鴻博把事情的經過詳詳細細地說了一遍:“那個允許褚紅袖亂來的醫女我已經讓人捆了,褚紅袖也一並捆了……
我打算將褚紅袖送莊子裏讓人看管著,直到毒醫穀可以重出江湖的時候再將她放出來。”
鴻博隻說了對褚紅袖的處置方法,並沒有提及具體怎麼處罰那個醫女,林晚秋也沒放在心上。
“這件事跟你師父說了麼?”林晚秋問。
鴻博點頭:“說了,師父他老人家也是同意的,我還跟師父商量著說去尋一個嚴厲的女先生,再尋一個嚴厲的嬤嬤去莊子上教她。”
林晚秋點頭:“嗯,不能因為一個褚紅袖而影響你們師徒的感情。”
鴻博說是。
事實上,褚老神醫之所以答應鴻博軟禁褚紅袖,那是因為鴻博答應了褚老先生,如果將來褚紅袖願意的話,他可以娶褚紅袖為妻。
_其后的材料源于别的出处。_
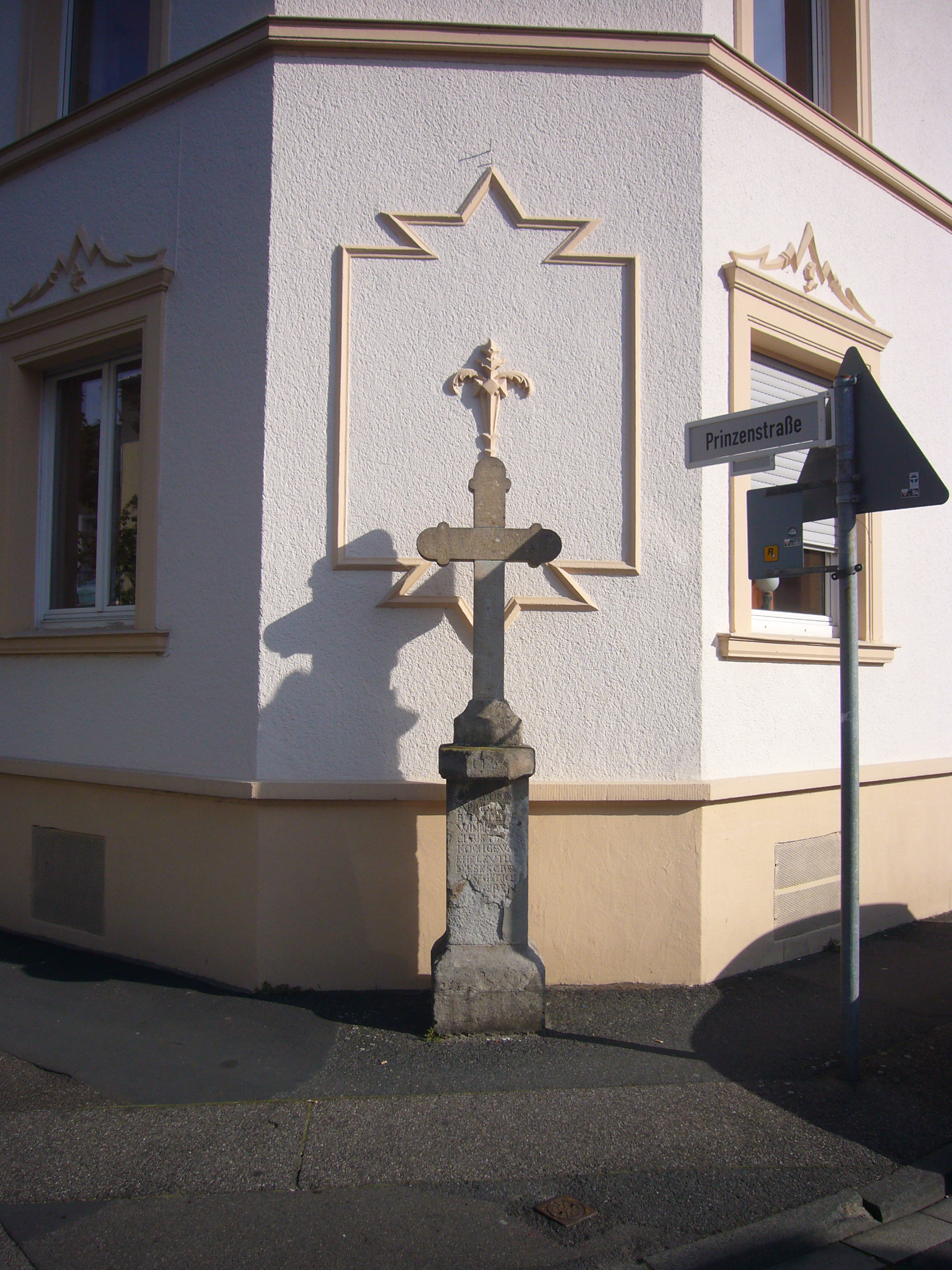 Steinwegekreuz aus dem Jahre 1731, Ecke Annaberger Straße/Prinzenstraße, Bonn-Friesdorf

褚老神醫最心疼這個孫女兒,也最擔心這個孫女兒,有了鴻博的保證,他也就放心了。
將褚紅袖軟禁起來……他也覺得這個孫女兒真的該好好教一教了,否則將來……
將來他沒了,誰又能忍受她的胡作非為?
慣子如殺子……這個道理用在孫女兒身上也一樣。
林晚秋又叮囑:“醫館的規矩要逐步完善,行醫一定要嚴謹,千萬不能隨心所欲……那些都是人命!”
鴻博虛心應下。
縣衙,縣令聽陳釗稟報了事情經過之後臉跟抽了筋兒似的抖。
“去把黃皮子抓回來,再派人去審那老婦,問出給她紅花的人!這件事涉及到伯府,你們辦差要盡心,否則本官也保不了你們!”
“是!大人!”陳釗拱手道。
陳釗走了半個時辰之後就回來了,回來的時候還抬著一具屍體。
“大人,黃皮子死了!”
縣令:……
他就知道!
就知道……哎喲,夭壽喔,他咋就攤上這麼大個麻煩!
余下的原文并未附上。